It's Time to Make Sextortion Illegal
"I might as well make u suffer the rest of ur life," said the text message sent to a 17-year-old girl from Wisconsin. "When jobs and colleges google your name, they're gonna see this shit bitch."
The teenage girl, identified by the pseudonym "Molly" by local news, was threatening to call the police on her sextortionist. Sextortion is a new kind of sexual exploitation that occurs when someone uses sexually explicit videos or photos — obtained by hacking and deception, or even acquired consensually — as blackmail. Molly's sextortionist, who told her to address him as "master," wanted more nudes, and was threatening to post what he had all over the internet.
Sometimes, a sextortionist forces the victim into having sex or sending money, but often the goal is to get even more photos and videos.
Sextortion isn't a crime. It's not illegal in Wisconsin or any other state in the nation, according to a report released Wednesday morning by the Brookings Institution. So Erin Karshen, the Milwaukee assistant district attorney who handled Molly's case in Wisconsin, had to get creative, and use other laws to bring Molly's sextortionist to justice.
Karshen has seen about "a dozen" sextortion cases, ranging from scorned partners using old sexts to blackmail exes to elaborate catfishing schemes set up to target groups of victims, she said in a phone interview. In each case, she had to jury-rig other laws to work in her favor, using legislation like Wisconsin's statute for "threats to communicate derogatory information," a property crime that is only a Class I felony, and doesn't register the perpetrator with a sex offender registry.
That law was created in the '90s, before smartphones, Snapchat, sexting and the ubiquity of the internet — before anyone realized sextortion would be a problem.
"Our laws are generally reactive" Karshen said, "It's hard to envision every way to harm another person."
But Brookings has a solution in mind, one that would address any case of sextortion in any state in the nation: Make sextortion a federal crime.
Sexual assault, at scale: Perpetrators of sexual assault are repeat offenders — a 2002 study found that repeat rapists committed rape an average of 5.8 times. For sextortion, that number can be far higher. Working remotely, often across state lines and behind hidden aliases, sextortionists can victimize dozens of people at once.
In a survey of 78 reported sextortion cases that Brookings examined, estimates by law enforcement suspected there were over a thousand victims.
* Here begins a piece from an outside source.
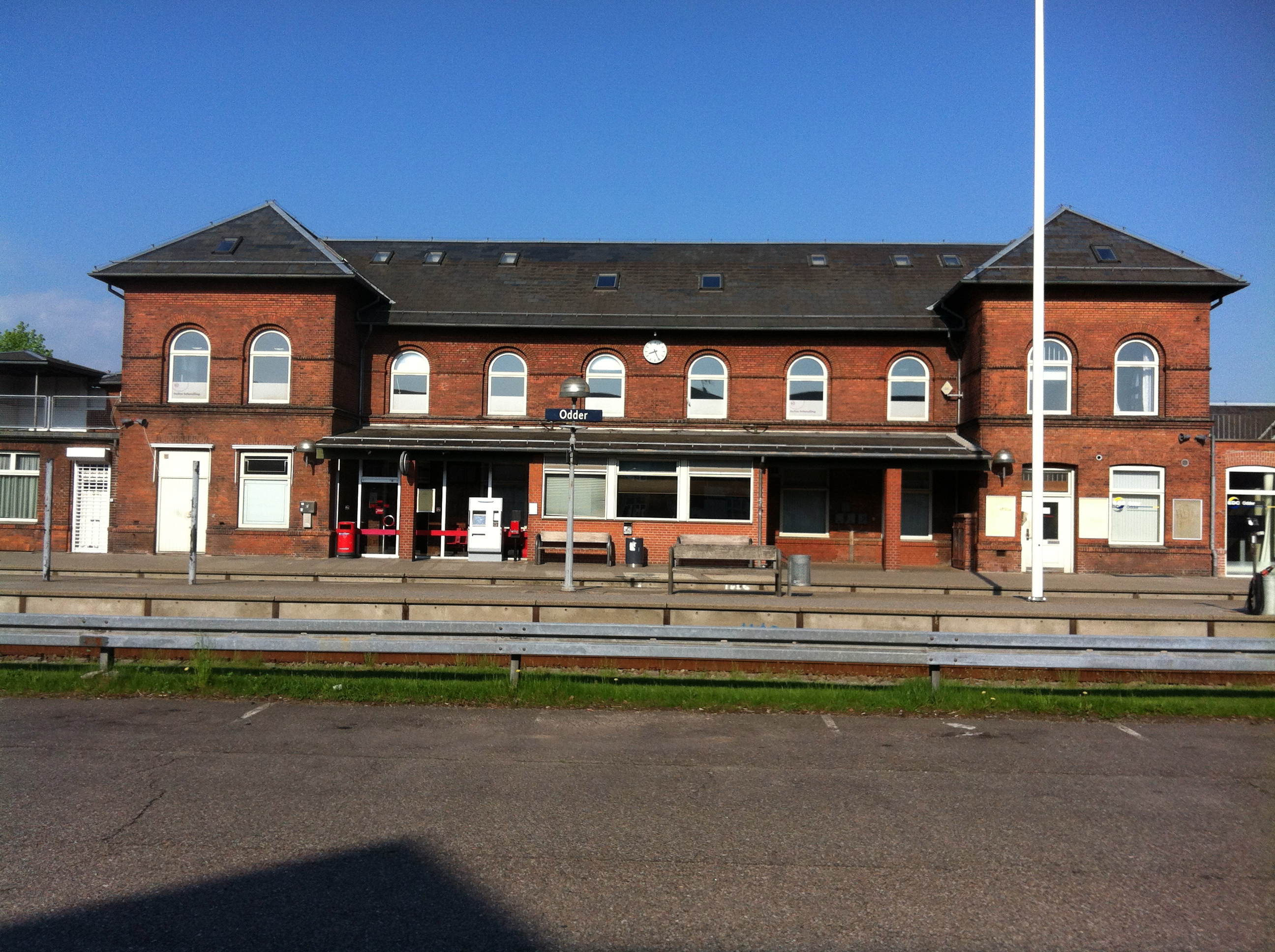 Odder Station

In 38 cases, there were more than ten victims, and in 13 cases, there were over 100 victims. But because sextortion schemes can be so vast, the exact number of victims remain unknown. Although Brookings couldn't find court documents to back up the claim, the FBI says that sextortionists Ivory Dickerson and Patrick Connolly victimized over 3,800 children.
"This is the first time in the history of the world where individual sexual assault by one person is, in a Silicon Valley sense, scalable," Benjamin Wittes, a senior fellow at Brookings who coauthored the report, said in a phone interview.
Wittes and Karshen suspect that sextortion goes vastly underreported. Most of the victims in the sample of the Brookings study were children, who don't necessarily know that the looming terror of someone threatening to ruin your life means they're the victim of a crime.
In every case Brookings saw, the sextortionist was a man.
Illegalizing sextortion: Because sextortion is prosecuted on a case-by-case basis, sentencing varies drastically. Perpetrators in the Brookings sample have received sentences as low as 3 years for victimizing 22 young boys. Another got 30 months in a case involving 15 victims.
A federal law would create consistency, instead of forcing prosecutors to find local laws and hope for the best. Brookings outlined a sample law on Wednesday morning with specific definitions for sextortion, and proposed sentencing guidelines.
"[T]he sentences associated with these crimes must treat sextortion as a sex crime," the legislative proposal suggests. "Sextortionists are a form of online sexual predator. Federal law needs to recognize them as such."
The rise of the Internet has created entirely new kinds of crimes, and the law needs to catch up — a prank called swatting, where you humiliate an online video gamer by calling a SWAT team to their house, is facing a similar battle in Congress. Everyday life is now lived on the internet, and it brought along all of its evils, including bullying, theft and sexual assault.
"If you're in the same room as someone and force them to have sex, or force someone to make pornography, you've committed a crime," Wittes said. "We should think about it the same way if they're in different states. If you force someone to have sex or pornography, you should still be understood to have had coerced sex."